I started this project on 10/10/24 following a Project Pitching event at my University (UCSB), in preparation to this project I earned a certificate in course called
Computer Vision for Data Scientists on LinkedIn Learning and combined with prior experience from projects in the past (check out https://jaekop.me wink wink)
I was able to develop a basic model that has been developed over the course of this month.

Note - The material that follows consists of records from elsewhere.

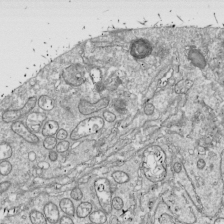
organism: Drosophila
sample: Cell division; meiosis; drosophila spermatocytes
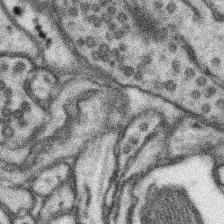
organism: Mouse
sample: Somatosensory cortex neuropil
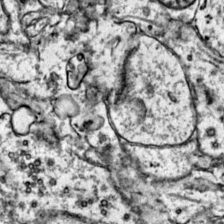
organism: Mouse
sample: Primary visual cortex
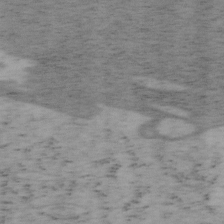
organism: Mouse
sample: OT-I killer T cells with ID8 ovarian cancer cells
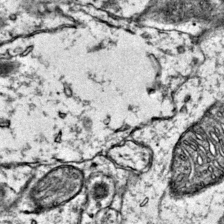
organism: Mouse
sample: Primary visual cortex
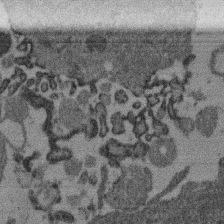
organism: Mouse
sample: Dividing mouse embryo 1 cell stage
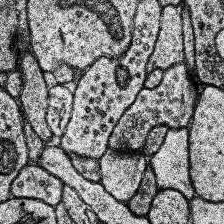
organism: Human
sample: Temporal Lobe
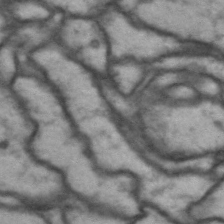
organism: Drosophila
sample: Brain
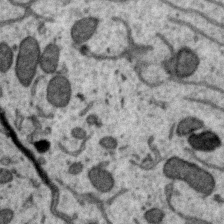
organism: Zebra finch
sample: Brain
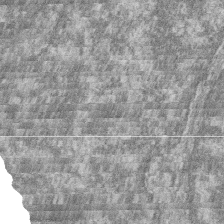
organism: Zebrafish
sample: Cilia; retinal pigment epithelium
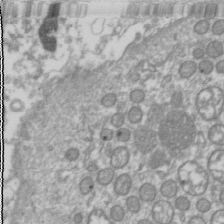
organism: Drosophila
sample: Cell division; meiosis; drosophila spermatocytes
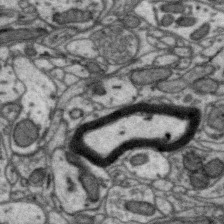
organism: Zebra finch
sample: Brain
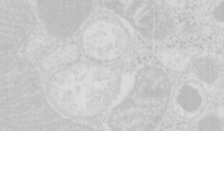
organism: Mouse
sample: Pancreas
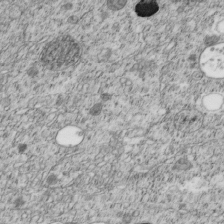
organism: C. elegans
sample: C. elegans embryo early stage
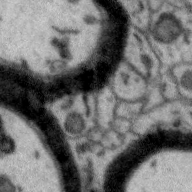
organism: Zebra finch
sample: Brain
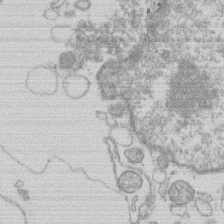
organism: Human
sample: Macrophage cells
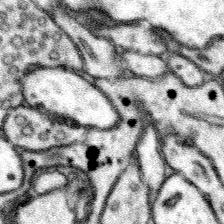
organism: Mouse
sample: Somatosensory cortex neuropil
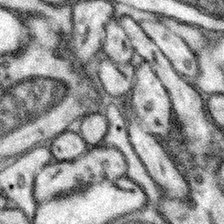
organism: Mouse
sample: Somatosensory cortex neuropil
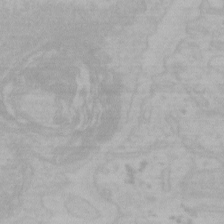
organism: Mouse
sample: Choroid plexus
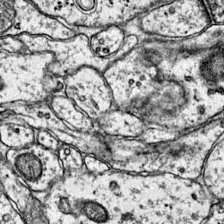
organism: Mouse
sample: Primary visual cortex
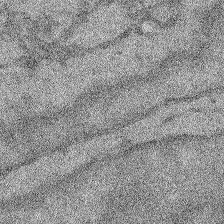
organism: Human
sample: HeLa cells
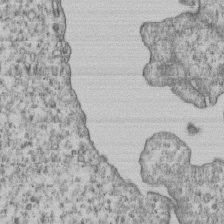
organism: Human
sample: MDA-MB-231 cells
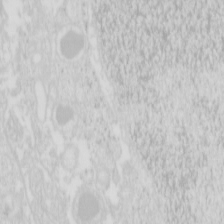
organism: Mouse
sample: Pancreas
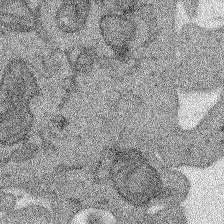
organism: Human
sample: HeLa cells
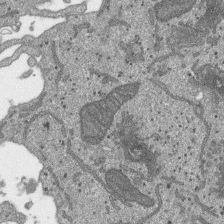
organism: Human
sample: Lung epithelial cells infected with SARS-CoV-2

My original idea for this project was a very simple model that consisted of 4 files .
- collect.py
- Basically used a live camera (cv2) to take n amount of photos and created m amount of folders. It started off very simple with 720p quality and about 100 images for all of the signs
- create_dataset.py
- The original idea of this file was to process each image using mediapipe's hand landmark detection. Then sort through every image of each folder and create a pickle file to organize the model data.
And to apply filters to help process the data in a more isolated way to the hand.
- train_class.py
- Originally I trained the pickle data on a Random Forest classifier, a more easy and general usage classifier. The models are trained using train_test_split with stratify to handle class balance.
- inf_clas.py
- This basically just ran the model and created the hand landmarks and other stuff. It had the dictionary that turned the folder number it detected into each given sign.
Begin of Change Log
I ran into the issue of overfitting, I mean it was bound to happen with images that didn't vary much since I recorded them live. It would read a flat hand as a finger gun, it had a lot to do with the landmark detection of mediapipe but I didn't really diagnose that until much later. So then I did some tweaking to min_samples_split and max_depth and some parameters to the RandomForest classifier and it helped a bit but not that much. I started pondering about making some changes to the mediapipe and changed the min_detection_confidence to extremely low numbers to no avail.
I decided to change the classifier, to change RandomForest to a classifier more built for real-time detection. The YOLO series, I decided to pick a bit older and well documented version for troubleshooting reasons: being YOLOv5. Meaning I have to change the way I collected data from pickle to annotations with val and label folders. and to download the model I chose a smaller one or yolov5s.pt since I'm only detecting 12 handsigns. But I had many issues detecting just the hands so I made some changes to the yolov5's train.py and other files that control how the classifier is trained. I edited what it recognizes and made some tweaks to collect.py to focus more on the hands and infer less patterns in the background. And then I finally realized that it was the hand-tracking of mediapipe that was not detecting the overlapping that many of these handsigns have. I decided to use the general pattern recognition of YOLOv5 instead of depending on the landmarks of mediapipe that were ultimately not capable of handling the complexities of overlapping hands. After messing around with the datasets, I realized that the quality of data I had was very bad, meaning I was to add more variance through color filters and start using Roboflow which is a website that allows me to create annotations for the YOLOv5 model to learn from. Since I adapted the use of Roboflow my process was streamlined so heavily I didn't even need half of the python files anymore. I also tweaked the collect.py to rotate images randomly 15 degrees clockwise and counterclockwise and randomized the hue. Also made it screenshot every 5 frames to try to counter overfitting. As of 11/7/24 I got my program to run for the very first time and perform jutsu's. I still face the issue of recognizing handsigns that are sort of similar. Especially Ram and Tiger, Dragon and Rat, and lastly Ox, Hare, and Dog for some reason. I need to diversify data especially with different shirts and skin tones. AS OF 12/8/2024 I GOT FLASK TO BE ABLE TO DISPLAY MY MODEL ON MY LOCAL MACHINE WOOHOO!